При неполноте состава знаковых групп мышление затрудняется с различением структуры внешнего мира, затем (при дальнейшем убывании знаковых групп) – с различением структуры непосредственной жизненной среды, которая может предстать в обедненной форме и повлечь к таким действиям субъекта, что его дальнейшее функционирование в этом качестве становится проблематичным.
Выпадение знаковых групп из процесса различения аналогично омертвлению функциональных носителей информации внутри материального субстрата мышления. Для мышления семиотический распад тождествен распаду материальному.
В связи с преобладанием в тезаурусах мышления конкретных типов знаков, их большей проработанностью в качестве материалов различения возникает устойчивость атрибутивных признаков внешних предметов.

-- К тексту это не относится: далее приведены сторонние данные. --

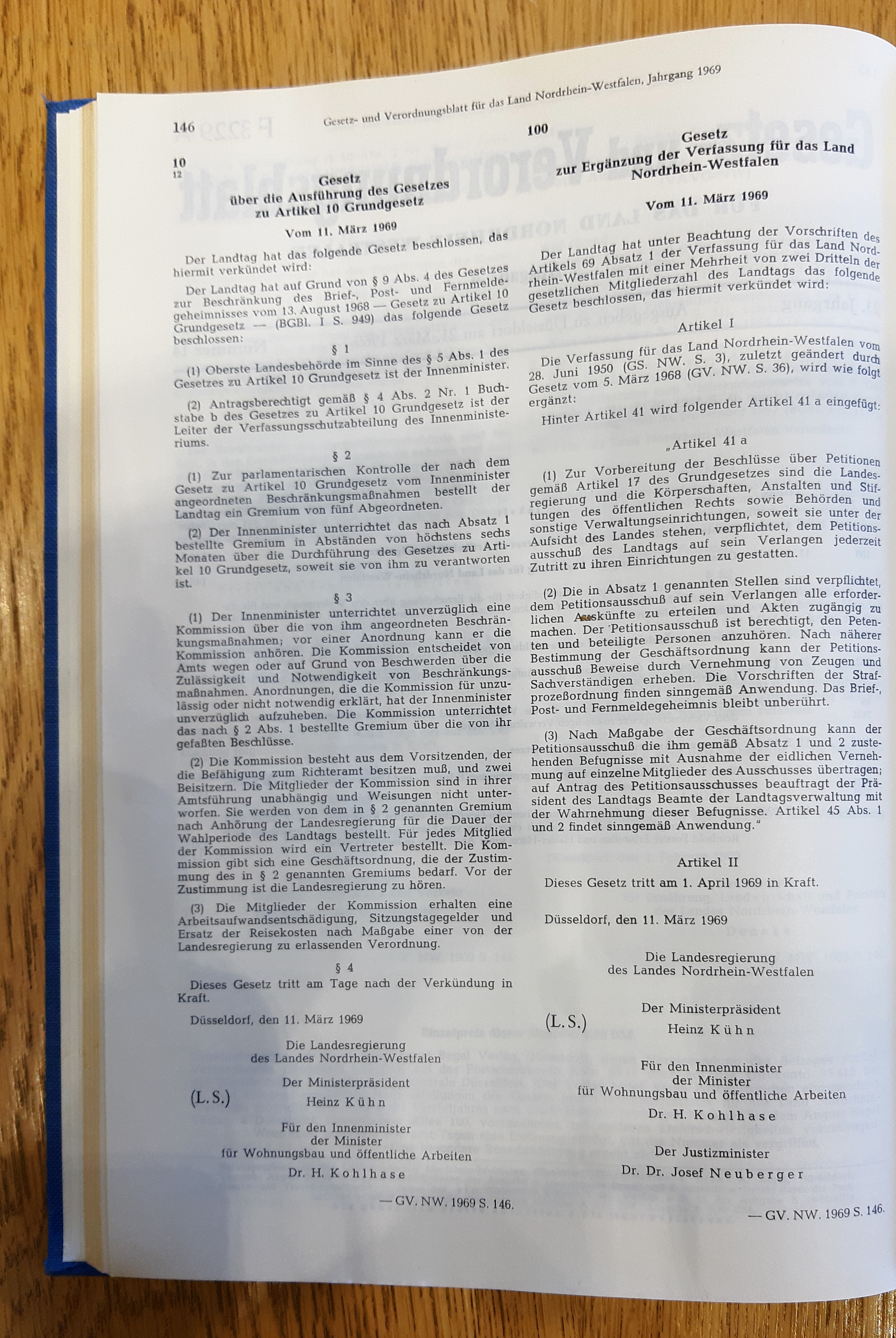 Artikel 41a der Landesverfassung NRW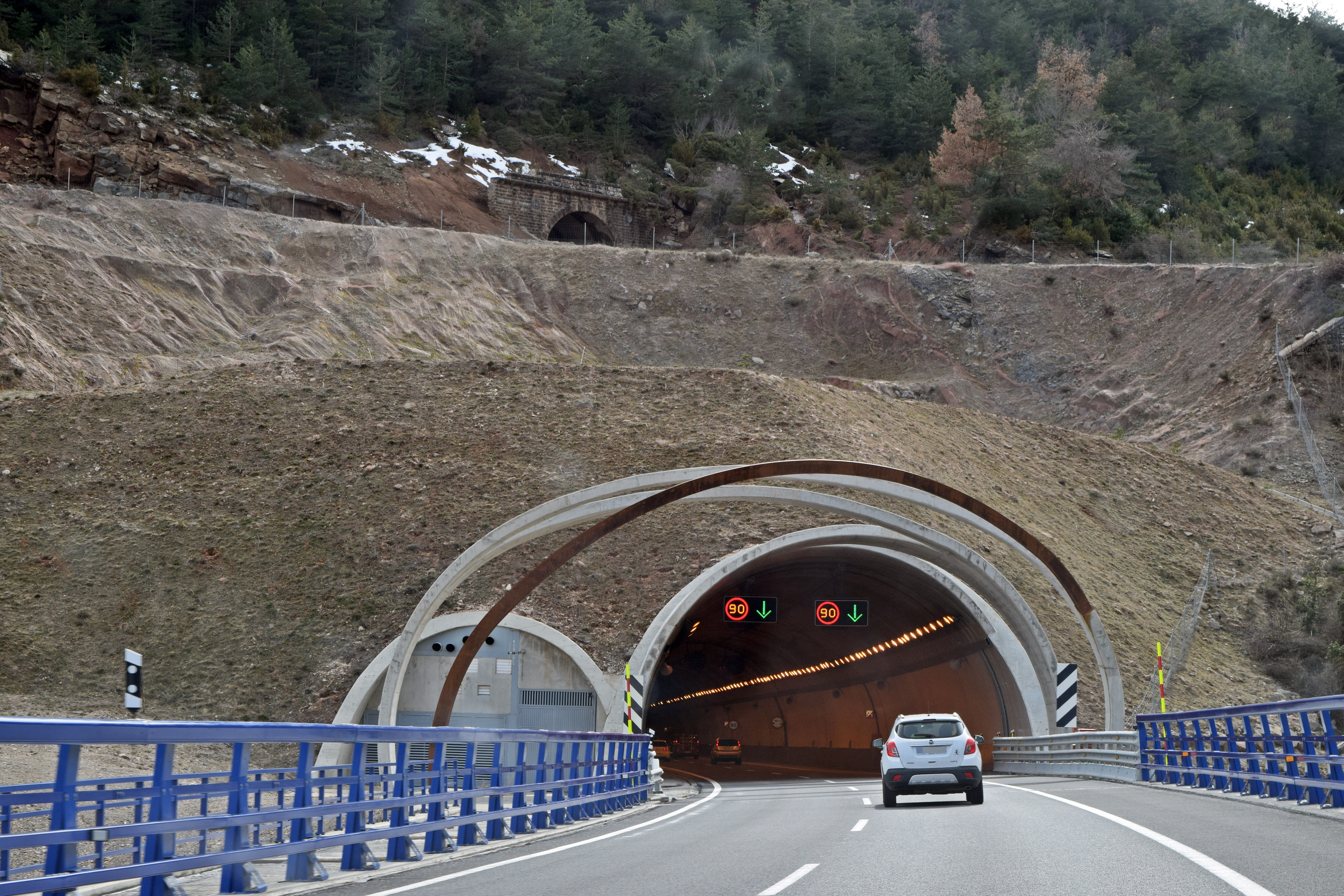 Túnel de Monrepós 1, en Arguís (Huesca). Nacional N-330.

По мере совершенствования знаковых отношений одни предметы, ранее невидимые умственному взору, делаются видимыми предметами, превращаясь в «вещи-для-нас». Другие, ранее бывшие «для нас», открывают новые облики, третьи – переосмысливаются и отходят на задний план как познанные и устоявшиеся. Эта постоянная вибрация отражений внешнего мира, осцилляция смыслограмм налагается на ритмические колебания самих предметов.

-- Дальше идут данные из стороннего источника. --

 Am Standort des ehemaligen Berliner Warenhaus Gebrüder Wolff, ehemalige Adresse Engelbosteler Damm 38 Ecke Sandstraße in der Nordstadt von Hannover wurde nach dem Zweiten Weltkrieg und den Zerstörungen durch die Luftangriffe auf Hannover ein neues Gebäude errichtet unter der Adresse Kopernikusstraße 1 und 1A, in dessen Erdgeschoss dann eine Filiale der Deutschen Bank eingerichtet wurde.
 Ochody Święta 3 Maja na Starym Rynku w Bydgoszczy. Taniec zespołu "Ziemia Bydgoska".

В подобном плане кантовская «вещь-в-себе» лишается онтологического скептицизма и может быть рассмотрена вполне конкретно, в рамках обычной знаково-познавательной ситуации. Это значит, что образ предмета как совокупности различенных и отобранных признаков внешней материальной и функциональной структуры должен наглядно, объяснимо развертываться и свертываться в элементарную структуру внутреннего знакового состава.
Полнота знакового состава мышления не в меньшей, но в большей степени, чем рецепторная мощь, определяет ассоциативность, объем, глубину, а следовательно, духовную зоркость мышления.
В обществе происходит пополнение состава знаковых систем.
Усложнение состава семиотических систем происходит тремя способами: 1) умножением знаковых групп; 2) усовершенствованием знаковых коммуникаций; 3) изменением деятельности получателей знаков.
Перевод культуры на машинные носители качественно усиливает оперативную память и различительную способность индивидуального субъекта, соединенного с совокупным тезаурусом культуры.
В свете сказанного выдвигается практический вопрос, актуальность которого выявится в ближайшие десятилетия. Как должен строиться искусственный интеллект, память и судительные способности которого – историческая культура человека? Может ли в должной мере использоваться отраженный в культуре общества мировой планетарный опыт, если роли культуры в мыслительном процессе не дифференцированы, а разум рассматривается главным образом со стороны структуры и функций локализованного субстрата, для которого культура – только фон, психологическая среда, а не непосредственный деятельностный материал?
Ответ на поставленный вопрос может быть получен путем семиотического изучения мышления, которое должно идти параллельно с его общим восприятием как важнейшего процесса в ноосфере, отражающего и формирующего глубинное содержание Универсума. Такое восприятие, с одной стороны, подразумевает культурно обоснованное непотребительское отношение к животному и растительному миру, ландшафтам и климатическим комплексам. С другой стороны, оно подразумевает проясненное отношение к самой исторической культуре как совокупной мыслительной основе производства, духовной, жизнеустроительной и коммуникативной деятельности общественных индивидов.